United States District Court, D. Massachusetts.
November 15, 2000.MEMORANDUM AND ORDER ON CROSS MOTIONS FOR SUMMARY JUDGMENT
STEARNS, District Judge.
Noreen Maxwell seeks compensation for injuries she suffered when she was struck on the head by three liquor bottles dislodged from an overhead bin during the disembarkation of an Aer Lingus flight at Shannon Airport in Ireland. At issue is the meaning of the word "accident" as it is used in Article 17 of the Warsaw Convention. Both Maxwell and defendant Aer Lingus move for summary judgment.
BACKGROUND
Noreen Maxwell boarded Aer Lingus Flight 132 in Boston on April 23, 1997, bound for Shannon Airport in Ireland. It is undisputed that, on arrival at the gate in Shannon, an unidentified fellow passenger opened the luggage bin above Maxwell's seat, causing a bag of liquor bottles to drop on her head. The bottles did not belong to Maxwell nor had she stowed them in the overhead bin. Aer Lingus, as a matter of practice, warns passengers to use caution when opening overhead bins (the warning is given twice before departure, and again as passengers prepare to disembark).
DISCUSSION
The sole issue on summary judgment is whether Maxwell was the victim of an "accident" within the meaning of Article 17 of the Warsaw Convention.[1] Article 17 provides that:
*211 [t]he carrier shall be liable for damage sustained in the event of the death or wounding of a passenger or any other bodily injury suffered by a passenger, if the accident which caused the damage so sustained took place on board the aircraft or in the course of any of the operations of embarking or disembarking.
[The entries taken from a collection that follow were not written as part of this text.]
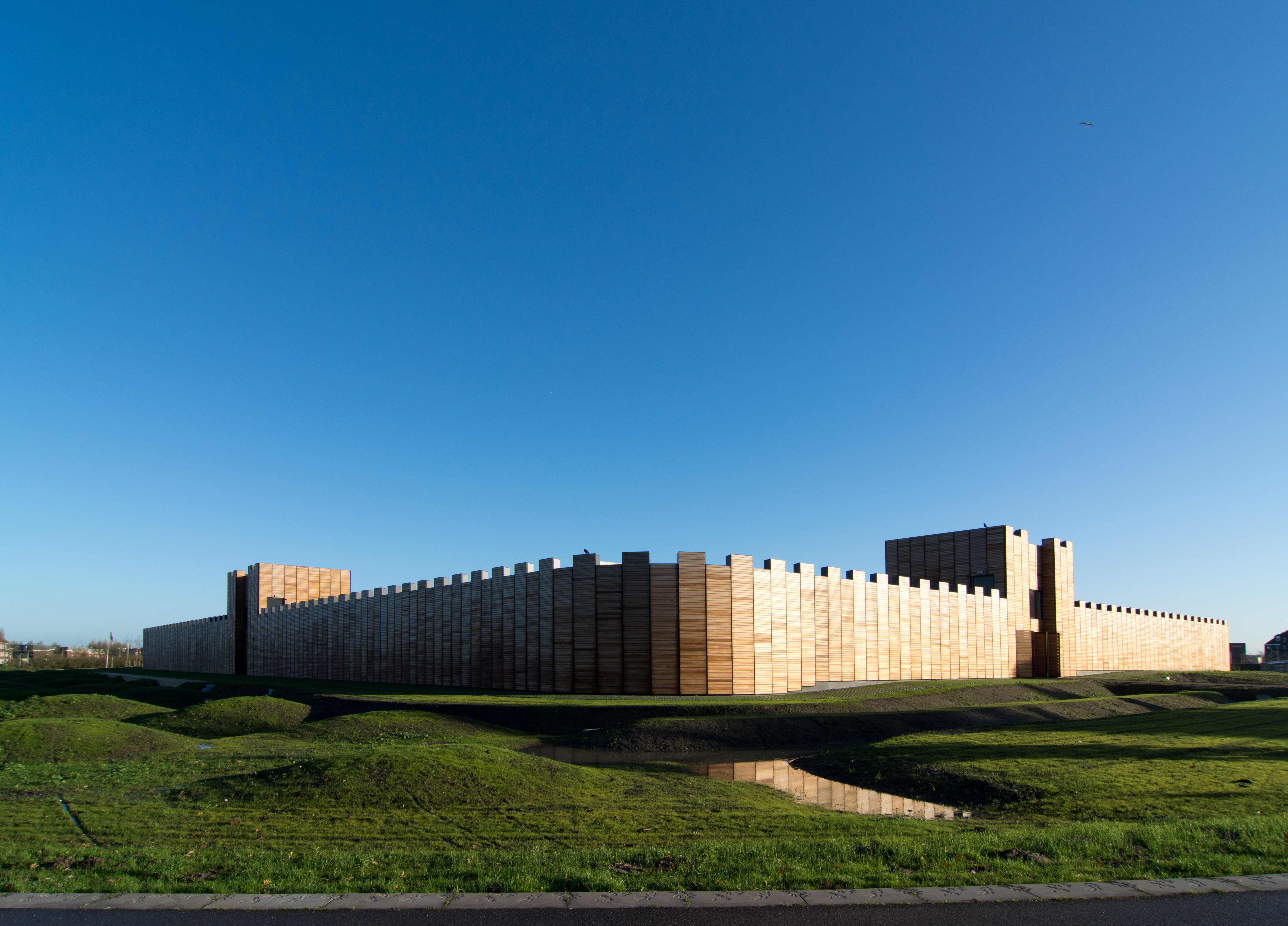 Op de vindplaats is een Romeins castellum nagebouwd. Daarin bevindt zich ook een Romeins schip dat in de wijk Veldhuizen in De Meern is gevonden.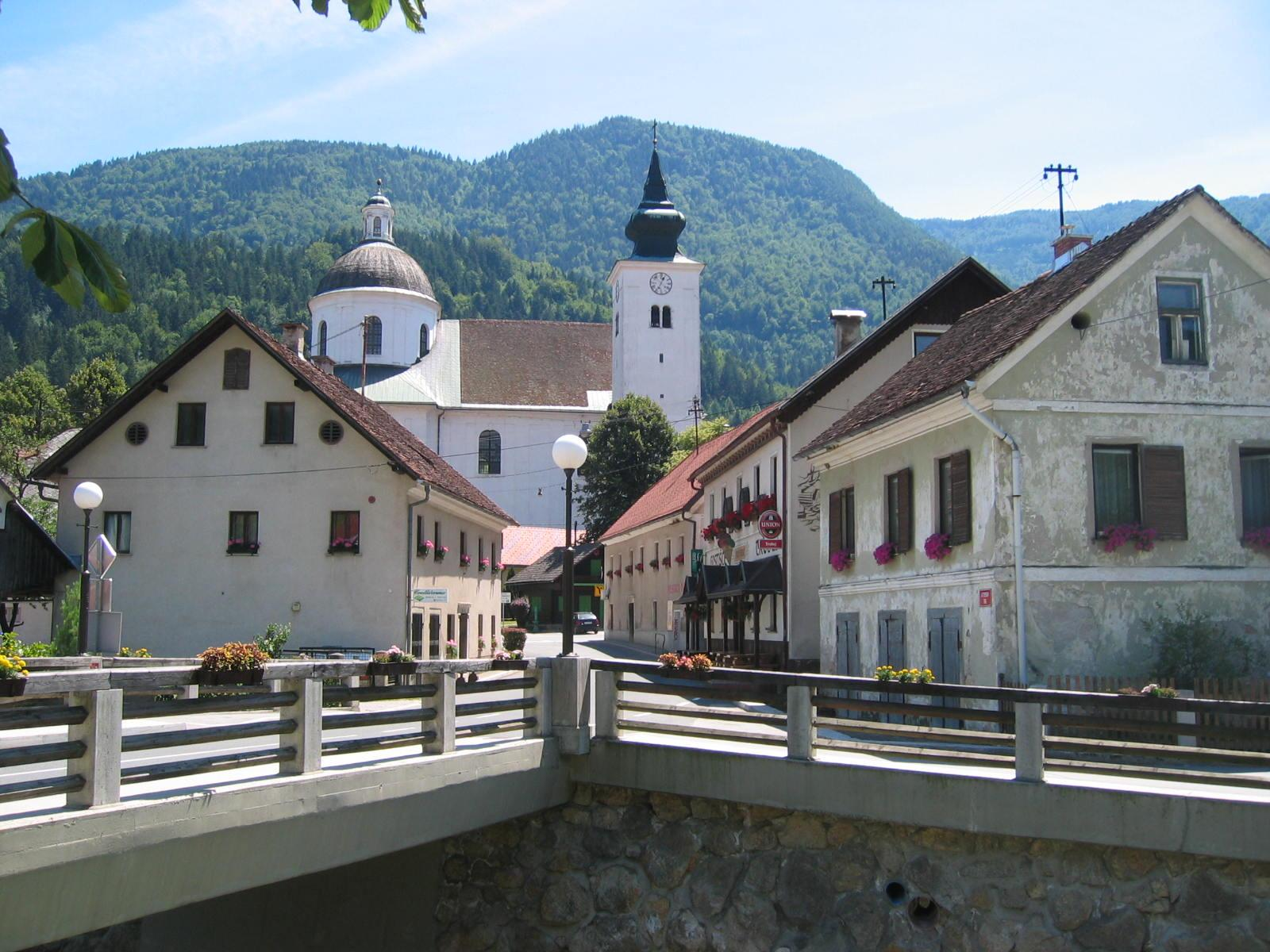 Gornji grad, katedrala sv. Mohorja in Fortunata photo:Ziga 07:11, 23 August 2006 (UTC)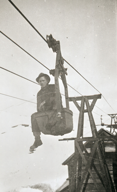 Karl Fjell i krybbe (kibbe) på taubanen mellom Sulis og Jakobsbakken. 1950 - 1955. NM.F.007995-00008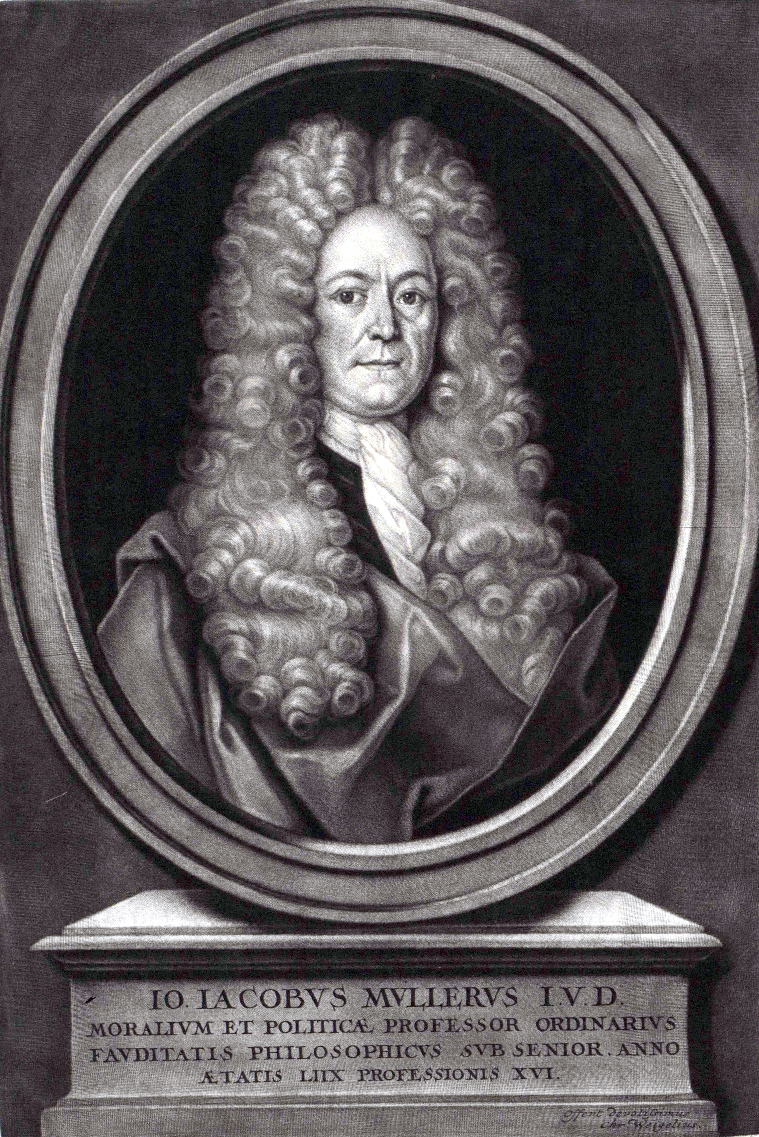 Johann Jakob Müller (1650-1716) deutscher Moralphilosoph und Logiker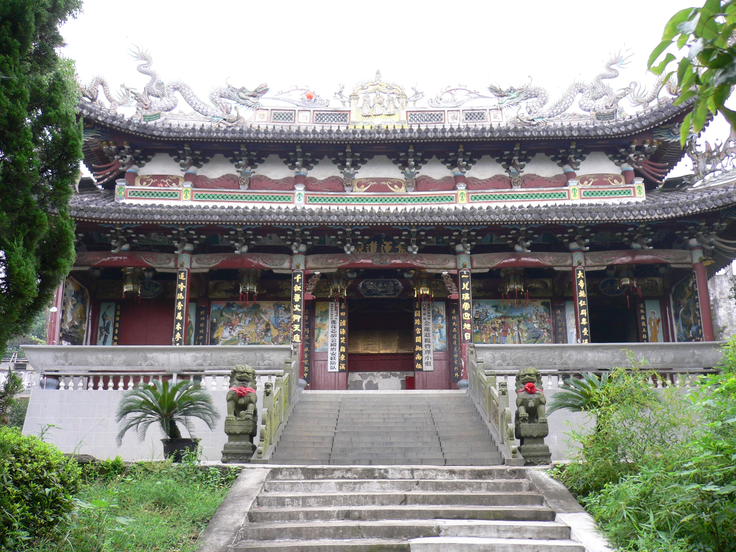 景山顶上的金莲道观 Jǐngshān dǐng shàng de jīnlián dàoguàn.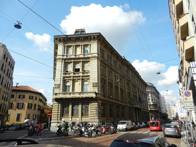 Milano - Palazzo Bertarelli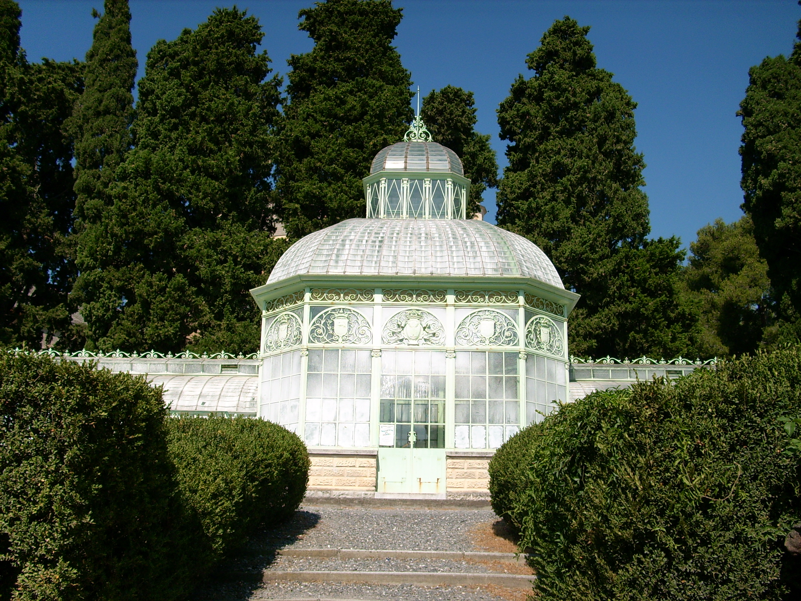 Serre comunali di Arenzano, Liguria, Italia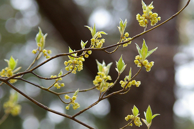 クロモジ（三重県尾鷲市） Lindera umbellata (Owase, Mie, JAPAN)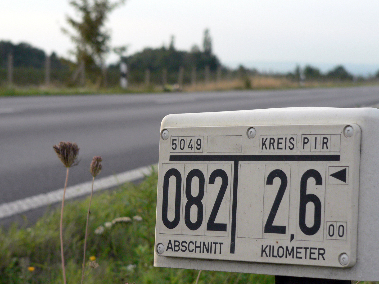 Kilometerstein an der Bundesstraße 172 südöstlich Pirna-Krietzschwitz, Sachsen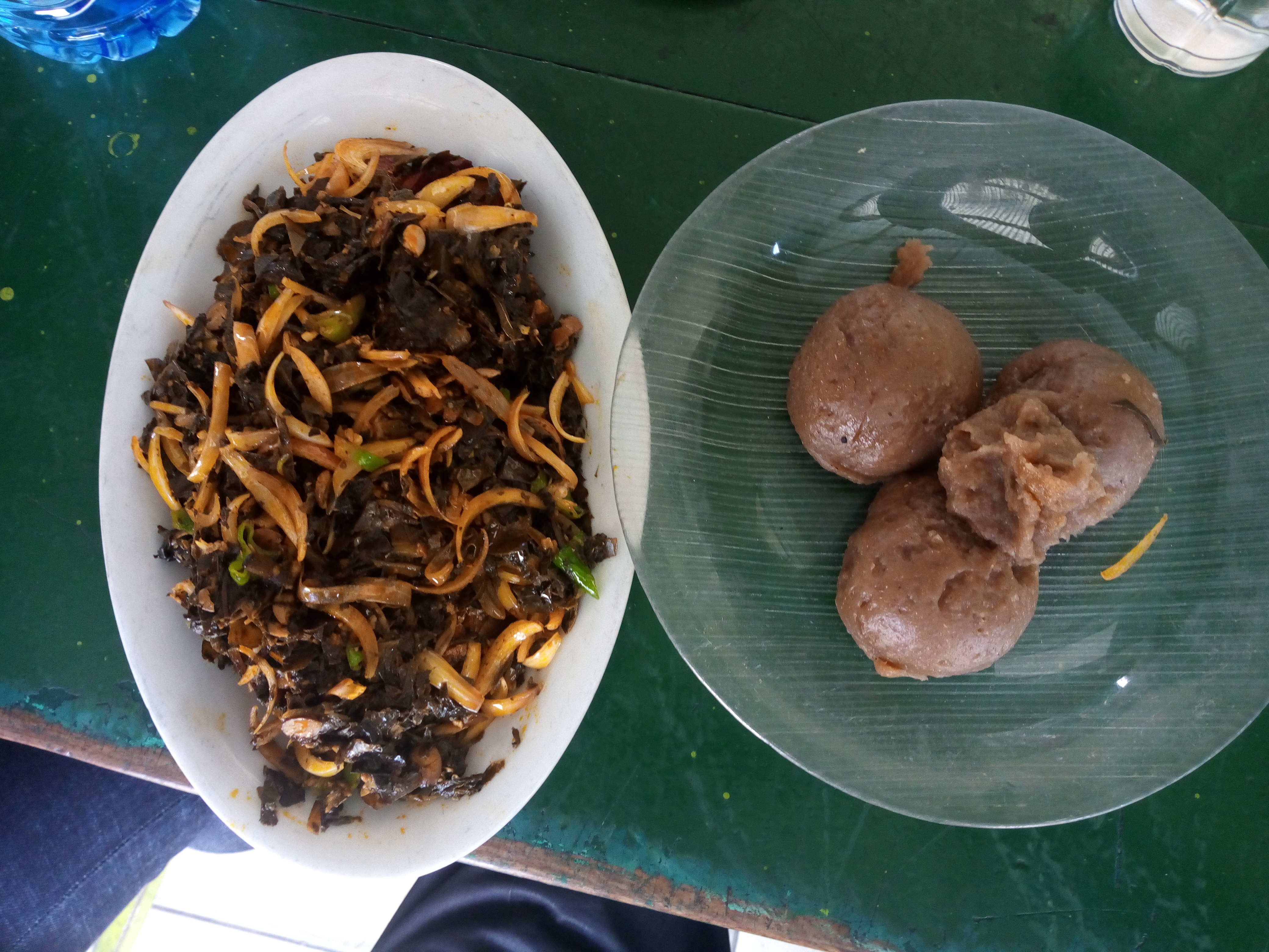 Plate de Pâte noire au légumes au Benin

49 Stat. 3018. In the leading American case involving the interpretation of Article 17, the United States Supreme Court held that:
liability under Article 17 of the Warsaw Convention arises only if a passenger's injury is caused by an unexpected or unusual event or happening that is external to the passenger.... But when the injury indisputably results from the passenger's own internal reaction to the usual, normal, and expected operation of the aircraft, it has not been caused by an accident, and Article 17 of the Warsaw Convention cannot apply.... This definition should be flexibly applied after assessment of all the circumstances surrounding a passenger's injuries.... In cases where there is contradictory evidence, it is for the trier of fact to decide whether an "accident" as here defined caused the passenger's injury.
Air France v. Saks, 470 U.S. 392, 405, 105 S. Ct. 1338, 84 L. Ed. 2d 289 (1985). In commenting on Saks, the First Circuit Court of Appeals, insofar as pertinent to this case, observed that:
[t]he Supreme Court's definition of "accident" is broad enough to permit recovery for torts committed by fellow passengers. Indeed, the Saks Court cited lower court decisions recognizing passenger-on-passenger torts as "accidents" for the proposition that the accident requirement must be "flexibly applied." Id. Of course, not every tort committed by a fellow passenger is a Warsaw Convention accident. Where the airline personnel play no causal role in the commission of the tort, courts have found no Warsaw accident. See, e.g., Potter v. Delta Air Lines, 98 F.3d 881, 883-84 (5th Cir.1996) (finding no "accident" where injury in passenger dispute over seat position took place without involvement of airline personnel), abrogated on other grounds by El Al Israel Airlines, Ltd. v. Tseng, 525 U.S. 155, 119 S. Ct. 662, 142 L. Ed. 2d 576 (1999); Stone v. Continental Airlines, 905 F. Supp. 823, 827 (D.Haw.1995) (finding no "accident" where one passenger punched second passenger). On the flip side, courts have found Warsaw accidents where airline personnel play a causal role in a passenger-on-passenger tort. See, e.g., Schneider v. Swiss Air Transp. Co., 686 F. Supp. 15, 17 (D.Me.1988) ("accident" when plaintiff injured by fellow passenger's refusal to put seat upright because plaintiff was denied assistance by flight attendant).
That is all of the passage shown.